Her 1992 album, Lonesome Standard Time, produced a number 11 country hit in its title track, plus the Top 20 "Standing Knee Deep in a River (Dying of Thirst)". Yet its followups ("Seeds" and "Listen to the Radio") failed to enter the country top 40.[2] This was also her first album to be produced by Brent Maher, best known for his work with The Judds.[33] Nash rated it "B", saying that "not even the driving bluegrass of the title tune is enough to transcend the album’s ultrareflective mood. Mattea’s husky mezzo-soprano remains a thrilling instrument, however".[34] CD Review noted that the album seemed "familiar" despite the change in producers and session musicians: "a couple of whimsical numbers, a couple of bluesy laments for love gone wrong, a let's-get-away-from-it-all love song" while praising the lyrical content of "Standing Knee Deep in a River" and "Seeds".[33] In June 1992, Mattea experienced a burst blood vessel on her vocals.[35] She was required to undergo vocal rest and surgery to "repair years of overuse" on her vocal cords.[5][36]

After recovering, she issued her first Christmas album, Good News, in September 1993. It featured largely original compositions, plus renditions of the hymn "Brightest and Best" and the contemporary Christian tune "Mary, Did You Know?" Thom Jurek wrote of its sound, "This doesn't feel like any Christmas record you've ever heard before...It sounds like a well-crafted, gorgeously wrought folk/country/Celtic-flavored Kathy Mattea record."[37] This album won that year's Grammy Award for Best Southern, Country or Bluegrass Gospel Album.[38] Maher again served as producer, with further production from Reynolds on one track.[39]
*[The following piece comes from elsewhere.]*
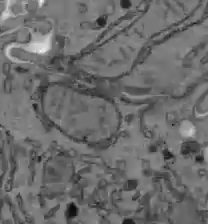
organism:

Mattea released Walking Away a Winner in 1994. Produced by Josh Leo, the album was more rock and pop influenced than its predecessors,[40] with Thom Jurek of Allmusic comparing its sound to Mary Chapin Carpenter and Bonnie Raitt.[41] Nash noted the "bigger" sound of the album, but praised its "style and substance".[42] The title track charted at number three on the country charts in 1994. It was followed by "Nobody's Gonna Rain on Our Parade", "Maybe She's Human", and "Clown in Your Rodeo".[2] The album featured backing vocals from Lisa Angelle, Karla Bonoff, Andrew Gold, and Hal Ketchum.[43] Also in 1994, Mattea had a cameo in the movie Maverick,[44] whose soundtrack also featured her as one of several lead vocalists on a multi-artist rendition of "Amazing Grace".[45]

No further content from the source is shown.